= 43S preinitiation complex =

The 43S preinitiation complex (43S PIC) is a ribonucleoprotein complex that exists during an early step of eukaryotic translation initiation. The 43S PIC contains the small ribosomal subunit (40S) bound by the initiation factors eIF1, eIF1A, eIF3, and the eIF2-Met-tRNA_{i}^{Met}-GTP ternary complex (eIF2-TC).

==Function==
The 43S is an important intermediate complex during cap-dependent initiation in translation. In the canonical model of translation initiation, the 43S PIC is pre-formed as a stable complex and recruited to the 5' cap of eukaryotic messenger RNAs (mRNAs) by the eIF4F complex. The 43S PIC then "scans" in the 5' --> 3' direction along the mRNA in an ATP-dependent fashion (via eIF4A and/or other RNA helicases such as Ded1/DDX3 and DHX29) to locate the start codon.

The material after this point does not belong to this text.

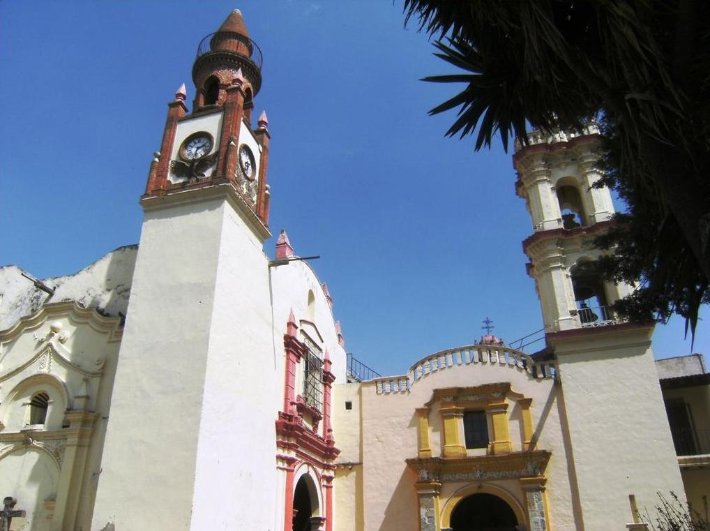 San Pablo Apetatitlán, Tlaxcala

Start codon recognition occurs through base-pairing between the Met-tRNA_{i}^{Met} and AUG in the ribosomal P-site and a number of associated changes, and is followed by joining of the large 60S ribosomal subunit to form the 80S ribosome.

==Structure==
Due to its size and complexity, the 43S PIC has eluded high resolution structural characterization. However, combined approaches including cryo-EM, cross-linking, and the structural characterization of individual components, has led to models for the complex organization.